“Disorganizing” Your SRE Organization

Tuesday, December 08, 2020 - 2:10 pm2:50 pm

Leonid Belkind, StackPulse


The COVID-driven new WFH/all-remote model has amplified traditional challenges remote teams can face with incident response and reliability. Silos and reduced information exchange, challenges onboarding or cross training engineers, increased noise and toil – just to name a few. All of these make it harder for teams to continue to deliver reliable services, at a time when reliable software is what's keeping the world connected.

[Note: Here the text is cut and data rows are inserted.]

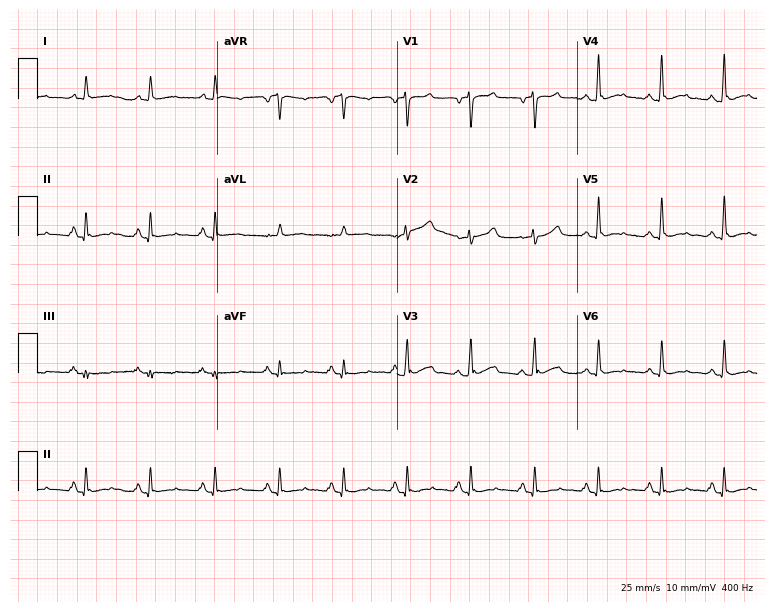
ECG — a 55-year-old male patient. Labelled as a normal ECG.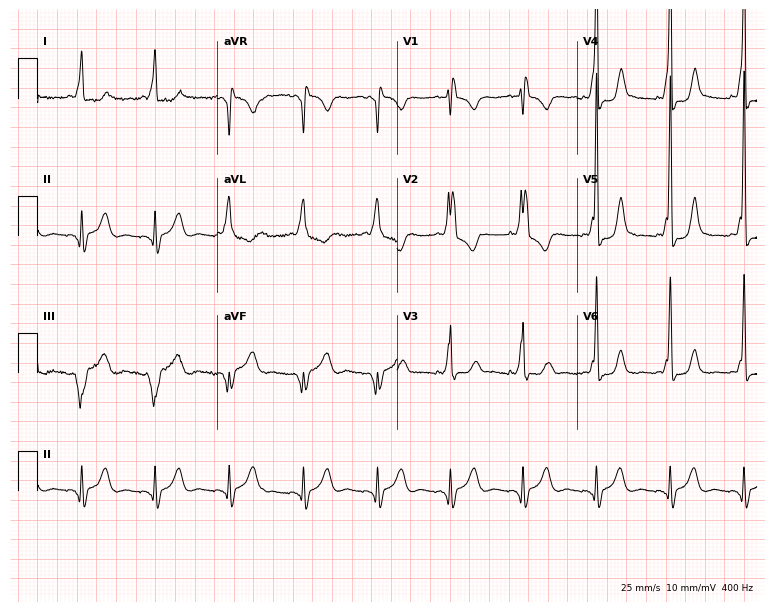
ECG (7.3-second recording at 400 Hz) — a female, 46 years old. Screened for six findings — first-degree AV block, right bundle branch block, left bundle branch block, sinus bradycardia, atrial fibrillation, sinus tachycardia — none is recorded.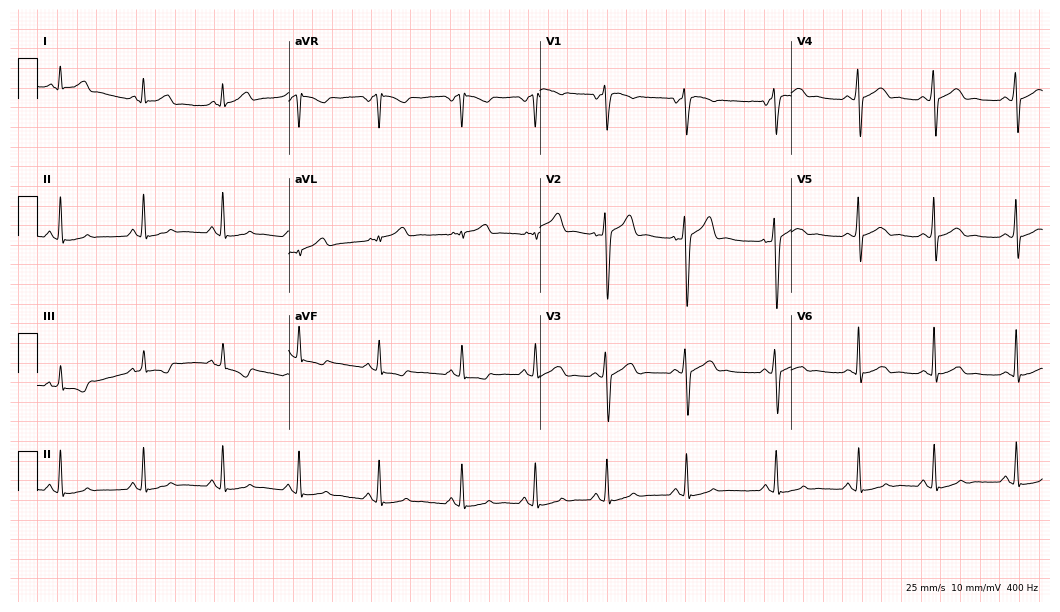
Standard 12-lead ECG recorded from a 23-year-old man. Read as a normal ECG.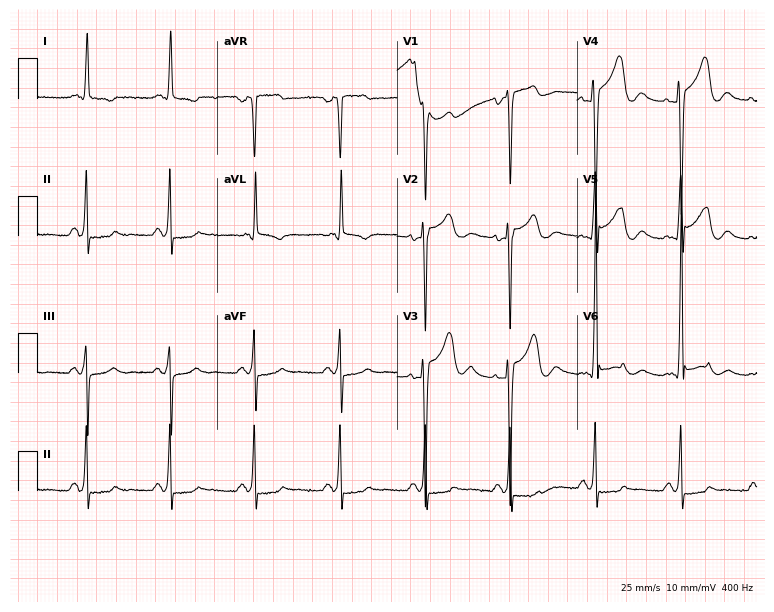
Resting 12-lead electrocardiogram (7.3-second recording at 400 Hz). Patient: a 52-year-old male. None of these six findings is recorded: first-degree AV block, right bundle branch block, left bundle branch block, sinus bradycardia, atrial fibrillation, sinus tachycardia. Findings outside these six are not listed.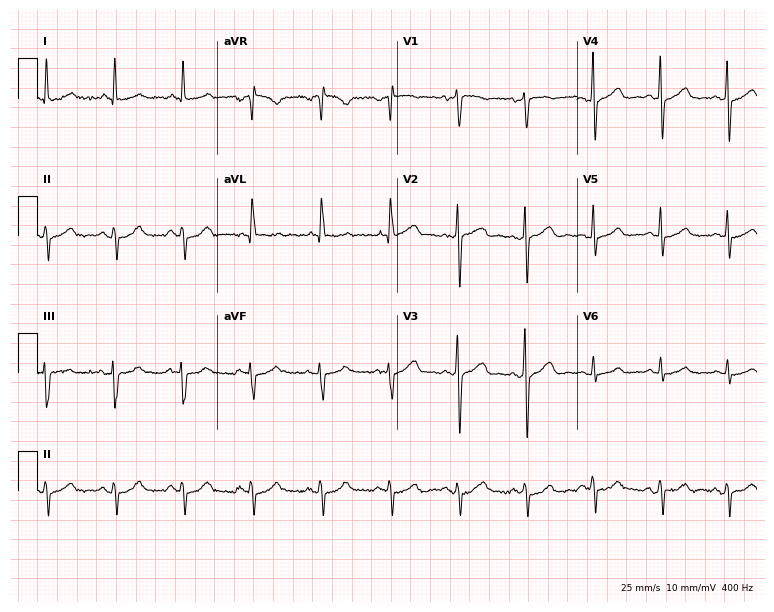
Electrocardiogram, a female patient, 69 years old. Of the six screened findings (first-degree AV block, right bundle branch block, left bundle branch block, sinus bradycardia, atrial fibrillation, sinus tachycardia), none is recorded. Other findings, if any, are not listed.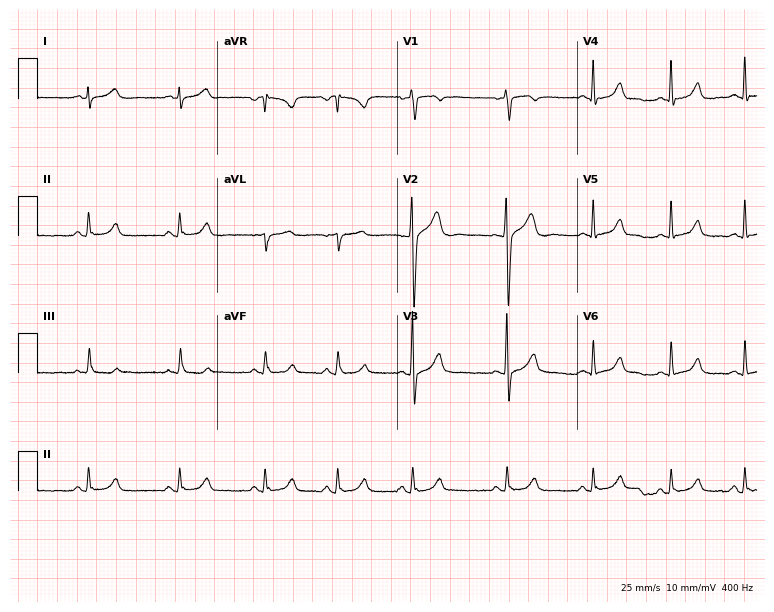
12-lead ECG (7.3-second recording at 400 Hz) from a 24-year-old male patient. Labelled as a normal ECG.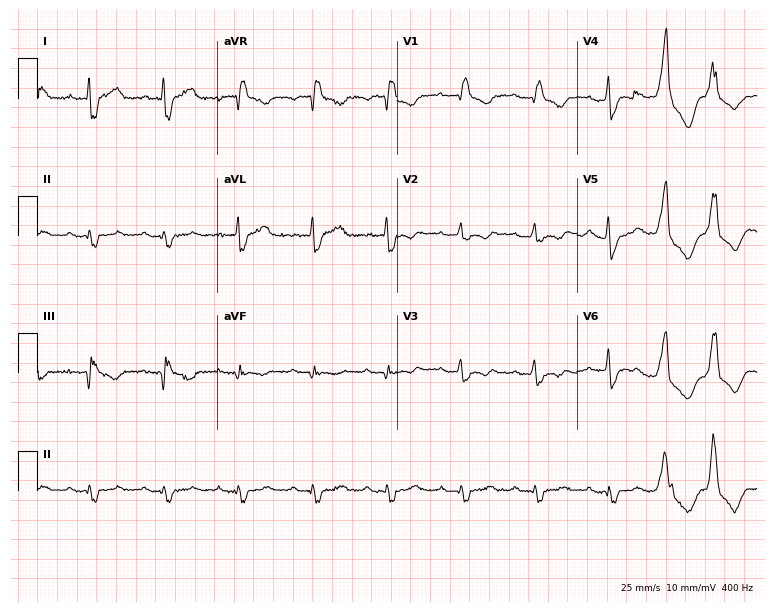
Standard 12-lead ECG recorded from a 52-year-old female patient. The tracing shows right bundle branch block (RBBB).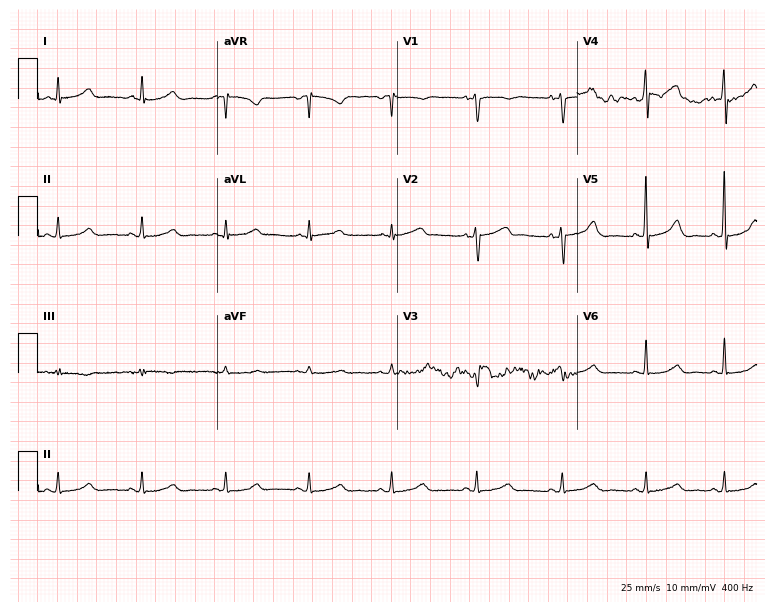
12-lead ECG from a female, 47 years old (7.3-second recording at 400 Hz). Recorded interpretation: within normal limits.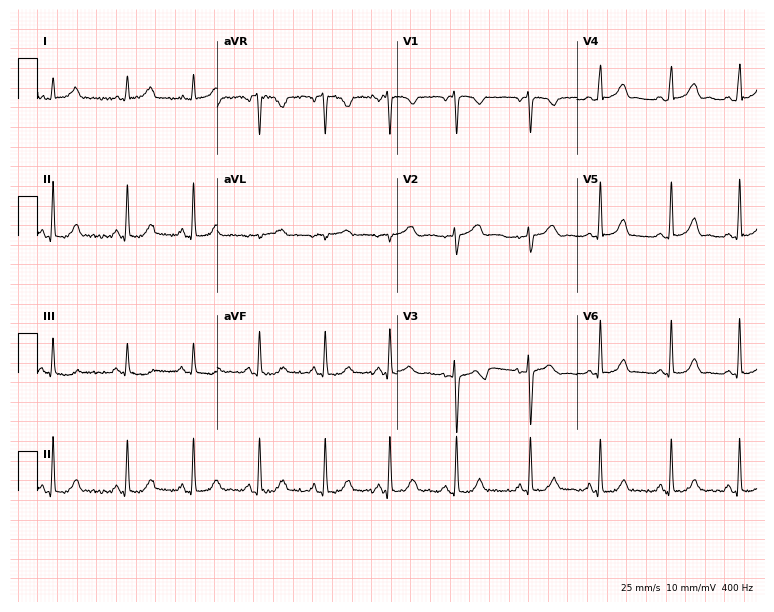
12-lead ECG (7.3-second recording at 400 Hz) from a 51-year-old woman. Labelled as a normal ECG.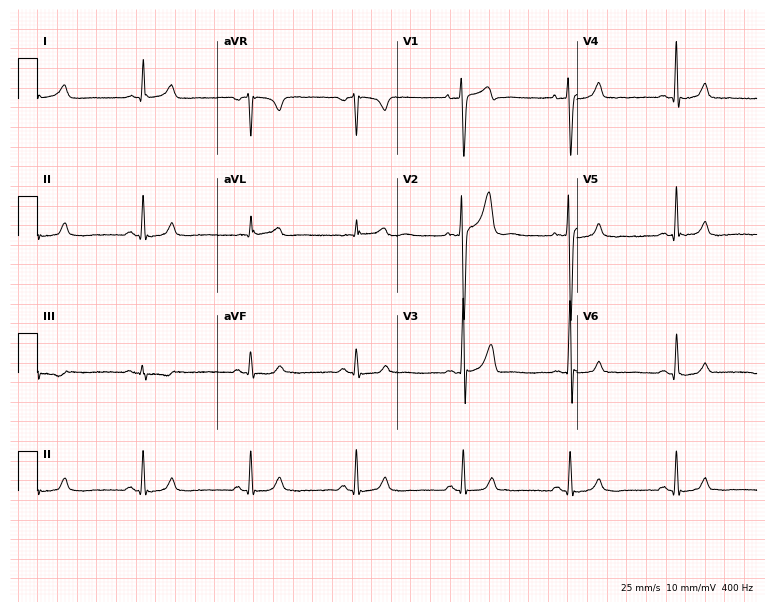
ECG — a 39-year-old man. Labelled as a normal ECG.

Instead of trying to translate existing roles and responsibilities, processes, and methods to the new normal – we'll share how to improve reliability by 'dis-organizing' and democratizing the SRE function – empowering the entire engineering team to own reliability and adopt SRE mindset. We'll cover goals for SREs/SWEs, training for SWEs, automating knowledge management/sharing, getting started with code-based incident response playbooks – and the role of the SRE in orchestrating it all.

Leonid Belkind is a Co-Founder and CTO at StackPulse, a Site Reliability Engineering orchestration platform. Prior to StackPulse, Leonid co-founded (and was CTO of) Luminate where he guided this enterprise-grade service from inception, to widespread Fortune 500 adoption to acquisition by Symantec. Before Luminate, Leonid managed software development organizations at CheckPoint.

Through his career, Leonid has witnessed modern Software Engineering practices come and replace the traditional ones, first around Continuous Integration and Delivery pipelines, then Infrastructure Management and Monitoring, and onwards as software services have replaced on-premise products. Throughout this journey Leonid has become passionate about building reliability-first architectures, methodologies and organizational culture.